**Task item:**
Give the lines again exactly as they appear below, from the line with "sample: Heart" to the line with "sample: Pancreatic islet", both included, and only those lines. Leave every picture out.

**Materials provided:**

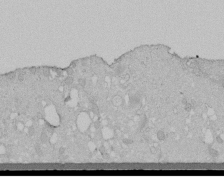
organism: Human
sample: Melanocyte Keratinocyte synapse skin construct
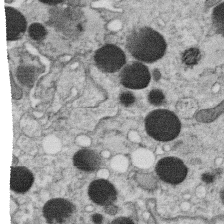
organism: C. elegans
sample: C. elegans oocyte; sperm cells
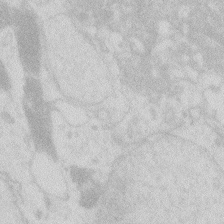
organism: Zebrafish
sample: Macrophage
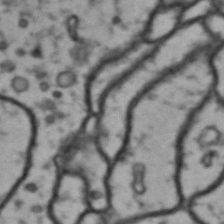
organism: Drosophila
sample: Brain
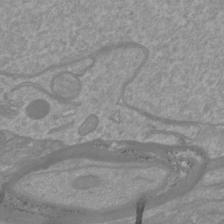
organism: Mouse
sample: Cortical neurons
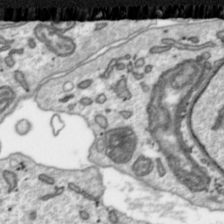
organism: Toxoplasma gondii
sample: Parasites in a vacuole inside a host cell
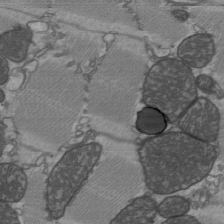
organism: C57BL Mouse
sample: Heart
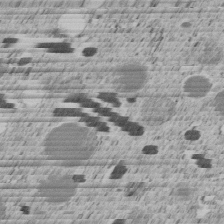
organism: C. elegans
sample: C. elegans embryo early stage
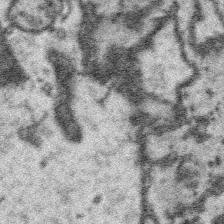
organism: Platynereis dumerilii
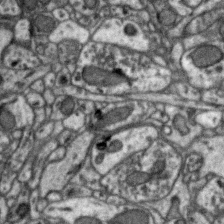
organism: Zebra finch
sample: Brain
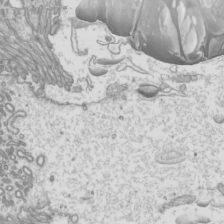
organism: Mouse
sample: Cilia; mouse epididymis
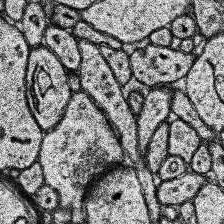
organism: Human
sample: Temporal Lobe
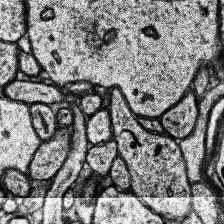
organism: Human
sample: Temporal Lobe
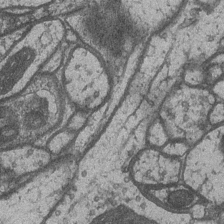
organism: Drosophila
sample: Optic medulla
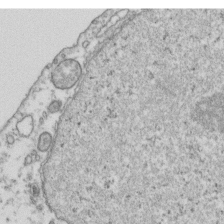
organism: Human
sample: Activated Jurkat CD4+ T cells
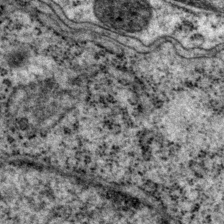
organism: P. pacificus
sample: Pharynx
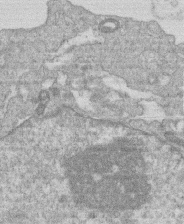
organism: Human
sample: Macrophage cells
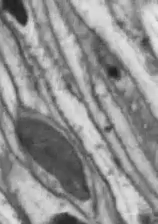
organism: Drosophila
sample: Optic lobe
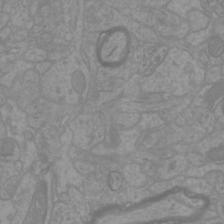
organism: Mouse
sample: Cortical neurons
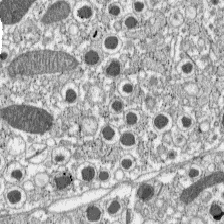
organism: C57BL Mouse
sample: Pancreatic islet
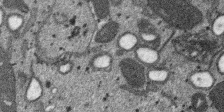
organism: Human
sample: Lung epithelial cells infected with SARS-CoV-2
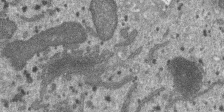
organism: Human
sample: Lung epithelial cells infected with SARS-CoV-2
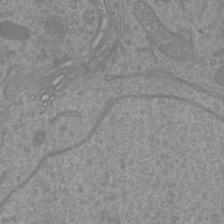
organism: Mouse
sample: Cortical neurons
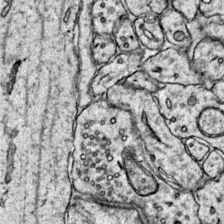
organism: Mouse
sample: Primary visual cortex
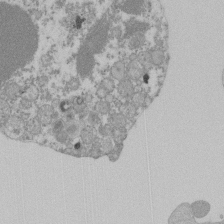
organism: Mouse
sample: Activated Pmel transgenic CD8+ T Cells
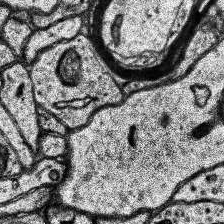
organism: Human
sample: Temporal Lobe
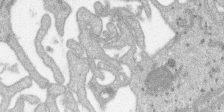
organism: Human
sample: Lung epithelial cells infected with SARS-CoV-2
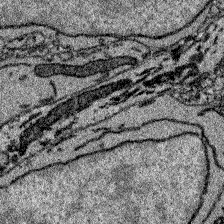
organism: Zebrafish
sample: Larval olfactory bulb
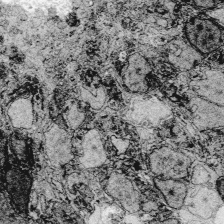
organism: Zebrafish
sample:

**Exercise output:**
sample: Heart
organism: C. elegans
sample: C. elegans embryo early stage
organism: Platynereis dumerilii
organism: Zebra finch
sample: Brain
organism: Mouse
sample: Cilia; mouse epididymis
organism: Human
sample: Temporal Lobe
organism: Human
sample: Temporal Lobe
organism: Drosophila
sample: Optic medulla
organism: Human
sample: Activated Jurkat CD4+ T cells
organism: P. pacificus
sample: Pharynx
organism: Human
sample: Macrophage cells
organism: Drosophila
sample: Optic lobe
organism: Mouse
sample: Cortical neurons
organism: C57BL Mouse
sample: Pancreatic islet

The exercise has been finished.